Tiphaine Milani
Une tradition philosophique est parvenue jusqu'à nous : la tradition socratique. Mais au temps où Platon était Platon, le platonisme n'existait pas encore. Ce dernier a créé une philosophie que la tradition a reconnu comme telle mais la philosophie existait avant Platon. Avant que Platon lui donne le sens que nous connaissons la philosophia était sœur de l'éducation. La philosophie se rapporte alors à la culture intellectuelle et générale notamment à travers l'apprentissage de la technique rhétorique, de l'art de l'éloquence. Le sens que donne Isocrate à sa philosophia correspond en partie à cette définition présocratique et ma thèse s'inscrit dans une lignée de recherches portant sur les liens qu'entretient la philosophie de ce dernier avec le discours et l'éducation.
La philosophie d'Isocrate, rivale de celle de Platon, accorde – tout comme cette dernière – une grande importance au discours et à l'éducation. Mais la philosophie d'Isocrate ne fut pas reconnue comme telle par la tradition car s'éloignant sur de nombreux de points de la définition platonicienne. Mon objectif est de montrer qu'Isocrate n'est pas qu'un maître de rhétorique et que ses discours ne relèvent pas seulement de l'art littéraire et de la mise en application d'une téchnè rhètorikè mais, bien au contraire, qu'il met en place une véritable réflexion sur le logos, ce dernier permettant la formation morale et politique de l’homme.

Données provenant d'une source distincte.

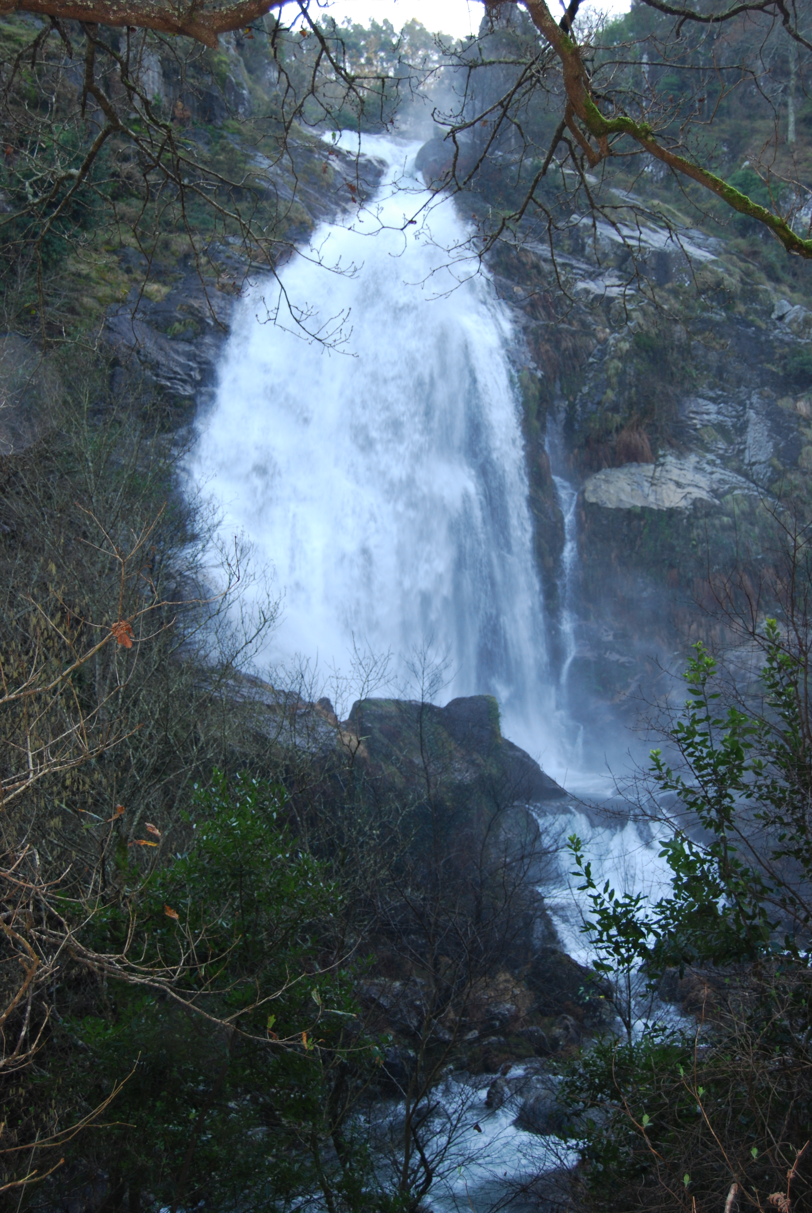 Fervenza en Viladonelle, Fene

Mon premier objectif a été de tenter de donner une définition du terme philosophiA chez Isocrate. Pour cela, j’ai procédé à une analyse précise du terme dans l’oeuvre d’Isocrate et j’ai examiné tous les passages dans lesquels il apparaît afin de saisir les tenants et les aboutissants de ce concept. Tout d’abord, il m’a semblé que le concept n’était pas fixé immédiatement, qu’il suivait une évolution qui ne se décantait que par la confrontation des différences occurrences. Si philosophiA est clairement associée à la maîtrise du discours, cette dernière n’a pour seul but que la vertu. La philosophiA n’est pas seulement maîtrise du logos, mais maîtrise du bon logos. Réduire la philosophiA a une culture oratoire, c’est faire fi du rôle qu’Isocrate donne au discours. La philosophie est sous-jacente aux discours. Impossible donc de séparer chez Isocrate les aspects oratoires et les aspects philosophiques.